Issue #62 – Domain Differential Adaptation for Neural MT

NMT 62 Domain Differential Adaptation for Neural MT

Issue #62 – Domain Differential Adaptation for Neural MT

Author: Raj Patel, Machine Translation Scientist @ Iconic

Neural MT models are data hungry and domain sensitive, and it is nearly impossible to obtain a good amount ( >1M segments) of training data for every domain we are interested in. One common strategy is to align the statistics of the source and target domain, but the drawback of this approach is that the statistics of the different domains are inherently divergent and smoothing over these does not always ensure optimal performance. In this post we’ll discuss the Domain Differential Adaptation (DDA) proposed by Dou et al. (2019), where instead of smoothing over the differences we embrace them.

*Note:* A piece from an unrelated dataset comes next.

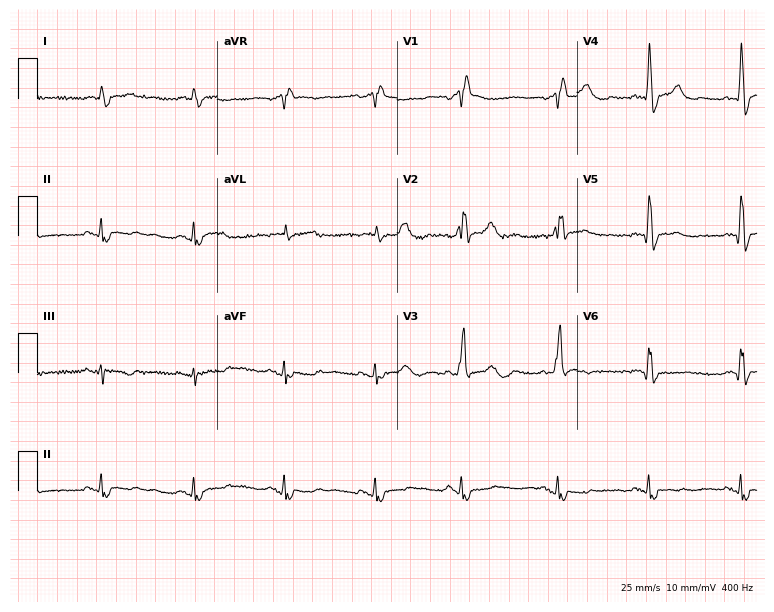
12-lead ECG (7.3-second recording at 400 Hz) from a male, 68 years old. Findings include right bundle branch block.

Domain Differential Adaptation

In the DDA method, we capture the domain difference by two Language Models (LM)s, trained on in-domain (LM-in) and out-of-domain (LM-out) monolingual data respectively. Then we adapt the NMT model trained on out-of-domain data (NMT-out) producing a system as approximate to the NMT model trained on in-domain parallel data (NMT-in) without using any in-domain parallel data. In the paper, the authors proposed two approaches under the overall umbrella of the DDA framework:

  • Shallow Adaptation: Given LM-in, LM-out, and NMT-out, in shallow adaptation (DDA-Shallow), we combine the three models at the decoding step. Specifically, at each decoding time step t, the probability of the next generated word NMT 62 Y small t notation , is obtained by an interpolation of log-probabilities from LM-in, LM-out into NMT-out. Intuitively, we encourage the model to generate more words in the target domain as well as reduce the probability of generating words in the source domain.
  • Deep Adaptation: This method enables the model to learn to predict using the hidden states of the LM-in, LM-out, and NMT-out. The parameters of LMs are frozen and we train only the fusion strategy and NMT parameters.  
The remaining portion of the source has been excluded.